The open access book examines the consequences of the Italian Constitutional Court’s Judgment 238/2014 which denied the German Republic’s immunity from civil jurisdiction over claims to reparations for Nazi crimes committed during World War II. This landmark decision created a range of currently unresolved legal problems and controversies which continue to burden the political and diplomatic relationship between Germany and Italy. The judgment has wide repercussions for core concepts of international law and for the relationship between different legal orders. The book’s three interlinked legal themes are state immunity, reparation for serious human rights violations and war crimes (including historical ones), and the interaction between international and domestic institutions, notably courts.
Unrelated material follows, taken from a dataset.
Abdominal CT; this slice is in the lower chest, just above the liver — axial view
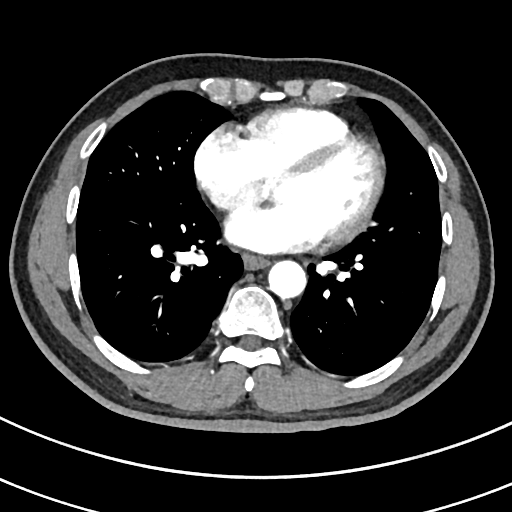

Besides a meticulous legal analysis of these themes from the perspectives of international law, European law, and domestic law, the book contributes to the civic debate on the issue of war crimes and reparation for the victims of armed conflict. It proposes concrete legal and political solutions to the parties involved for overcoming the present paralysis with a view to a sustainable interstate conflict solution and helps judges directly involved in the pending post-Sentenza reparation cases. After an Introduction (Part I), Part II, Immunity, investigates core international law concepts such as those of pre/post-judgment immunity and international state responsibility. Part III, Remedies, examines the tension between state immunity and the right to remedy and suggests original schemes for solving the conundrum under international law. Part IV adds European Perspectives by showcasing relevant regional examples of legal cooperation and judicial dialogue. Part V, Courts, addresses questions on the role of judges in the areas of immunity and human rights at both the national and international level. Part VI, Negotiations, suggests concrete ways out of the impasse with a forward-looking aspiration. In Part VII, The Past and Future of Remedies, a sitting judge in the Court that decided Sentenza 238/2014 adds some critical reflections on the Judgment. Joseph H. H. Weiler’s Dialogical Epilogue concludes the volume by placing the main findings of the book in a wider European and international law perspective.